The child process is not able to fork further children.
bash-5.1# ps
PID TTY TIME CMD
2060 ? 00:00:00 sudo
2061 ? 00:00:00 bash
2062 ? 00:00:00 ps
bash-5.1# ps
bash: fork: Cannot allocate memory
bash-5.1# ls
bash: fork: Cannot allocate memory
The process is able to execute only once and the command is not able to execute any other command after. This is because the inability of the command to fork.
Being able to fork into new processes and Process Identifiers (PIDs) respectively is very important and thus a very important part of creating a PID namespace.

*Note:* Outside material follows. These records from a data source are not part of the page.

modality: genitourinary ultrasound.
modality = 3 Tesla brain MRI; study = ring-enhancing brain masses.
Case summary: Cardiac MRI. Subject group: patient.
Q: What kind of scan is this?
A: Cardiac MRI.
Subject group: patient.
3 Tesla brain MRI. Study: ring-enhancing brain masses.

Now, that we have isolated the PID, it’s time to isolate the view of the processes.
Process Namespace
Mounting a procfs
Sadly, the view of the other processes comes when we bring in the proc mount to get a view of our own namespace. Let’s do a new proc
virtual filesystem mount called wavey onto /proc
of our new root.
sudo mount -t proc wavey ./new_root/proc
With that, we have created a dummy virtual file system where nothing lives right now, but we will use this as a base for our new procfs which needs to be a virtual filesystem.
After doing the above, entering the process jail and running mount to list the different mount
in the container we get the below output.
bash-5.1# mount
wavey on /proc type proc (rw,relatime)
Let’s create a procfs specifically for the namespace we are creating with unshare
using the —mount-proc
command with the full command below.
sudo unshare --pid --fork --mount-proc=$PWD/new_root/proc chroot ./new_root /bin/bash
After giving a new location to the procfs which doesn’t have any information on the other processes, let’s run the mount command again.
bash-5.1# mount
wavey on /proc type proc (rw,relatime)
proc on /proc type proc (rw,nosuid,nodev,noexec,relatime)

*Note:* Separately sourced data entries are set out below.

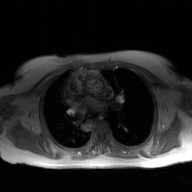
2D phase-contrast cine MRI of the ascending aorta, GAN super-resolution reconstruction.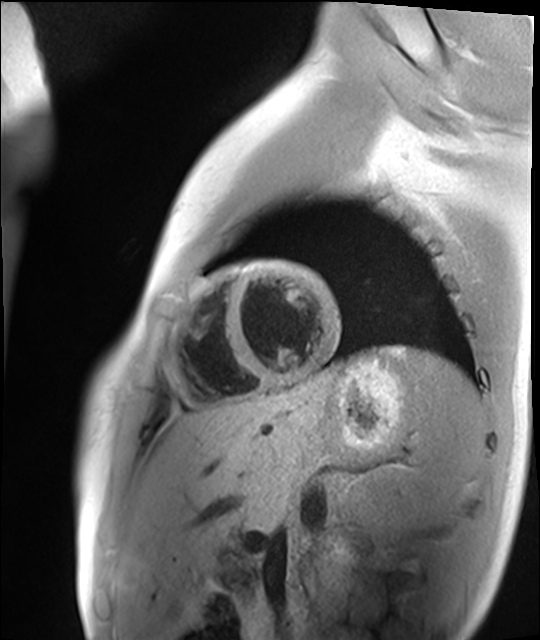
Cardiac MR image of the myocardium. Subject cohort: healthy volunteer.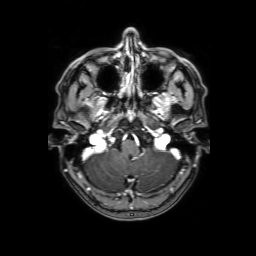
3 Tesla brain MRI.
Study: ring-enhancing brain masses.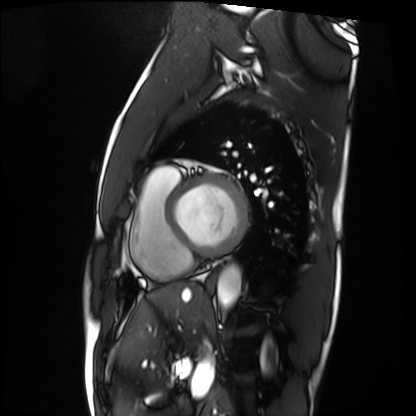
modality — cardiac MRI | subject group — patient.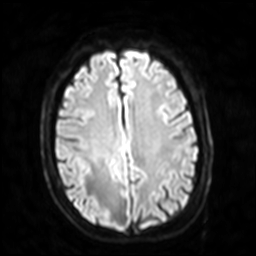
<case>
<modality>
  <type>brain MRI</type>
  <field_strength>3T</field_strength>
</modality>
<series>diffusion-weighted imaging with SENSE (WIP)</series>
<study_topic>ring-enhancing brain masses</study_topic>
</case>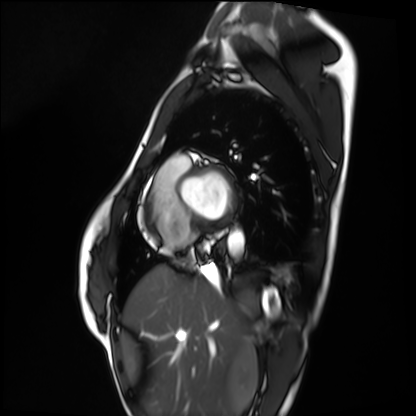
- modality — cardiac MRI
- subject group — healthy volunteer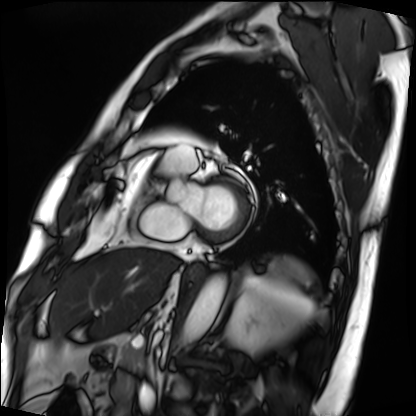
Cardiac MRI. Subject group: patient.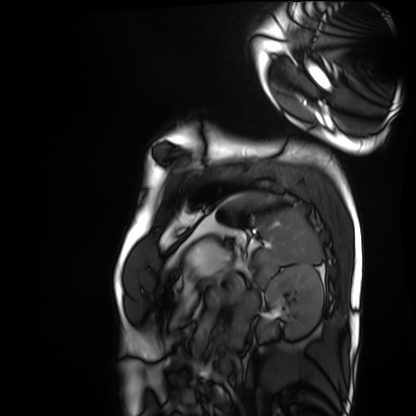
  modality: cardiac MRI
  cohort: healthy volunteer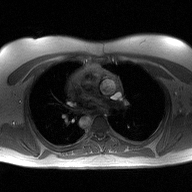
Q: What kind of scan is this?
A: 2D phase-contrast cine MRI of the ascending aorta.

The second entry above is the procfs mount we just did. When we run the ps
command in the container we will see the following.
bash-5.1# ps aux
USER PID %CPU %MEM VSZ RSS TTY STAT START TIME COMMAND
0 1 0.0 0.0 3984 3200 ? S 19:18 0:00 /bin/bash
0 2 0.0 0.0 6408 2380 ? R+ 19:21 0:00 ps aux
No processes can be seen apart from the ones running in the context of this container.
25th November 2024
With that, our process do not have any lens into the underlying system, isolating it away from other running processes. We can also isolate the process with other kinds of namespaces further.
Now that the namespace has been processed we can namespace other aspect other aspects of this process.
Time Namespace
We would also like to have a virtualized view of time for our process.

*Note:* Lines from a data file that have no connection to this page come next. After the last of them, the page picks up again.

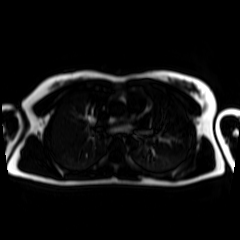
• modality: chemical-shift-encoded cardiac MRI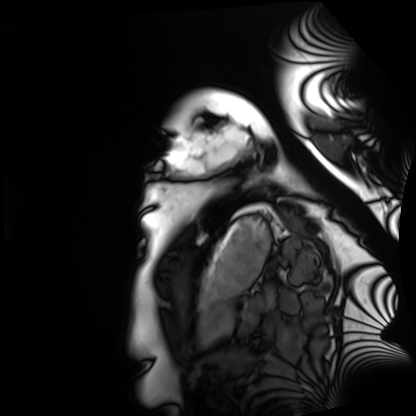
- modality — cardiac MRI
- subject group — healthy volunteer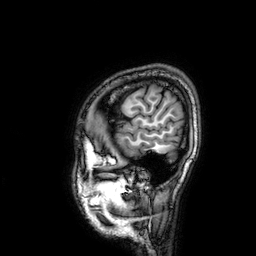
modality:
  type: brain MRI
  field_strength: 3T
series: 3D T1-weighted
study_topic: ring-enhancing brain masses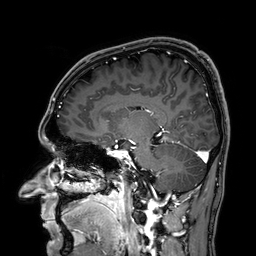
Case summary:
3 Tesla brain MRI. Series: 3D T1-weighted. Study: ring-enhancing brain masses.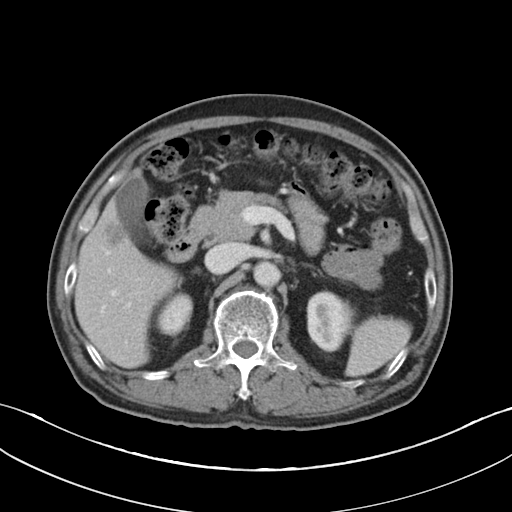
modality — multiphase abdominal CT, liver, portal venous phase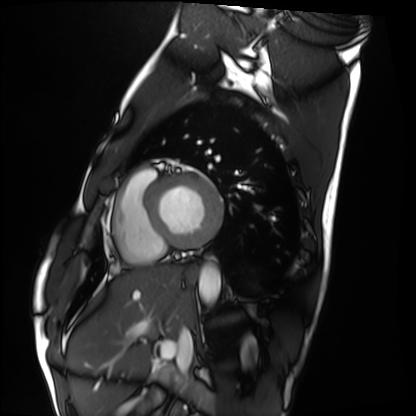
Cardiac MRI.
Subject group: healthy volunteer.

If we go to the process and run uptime
we get the following output.
bash-5.1# uptime -p
up 3 hours, 30 minutes
If we would like to start our process 9 years ahead into the future we should run the following command.
sudo unshare --fork --pid --time --boottime 300000000 --mount-proc=$PWD/new_root/proc chroot ./new_root /bin/bash
Running uptime
after, gets us the following output.
bash-5.1# uptime -p
up 9 years, 28 weeks, 8 hours, 56 minutes
If you would like to learn more about Time Namespaces, check out the article below.
With that we have gotten a glimpse into creating a new root and a namespaced view for the process. In the next iteration, we are going to explore namespaces in Linux further and see what it means to isolate a process in terms of resource usage.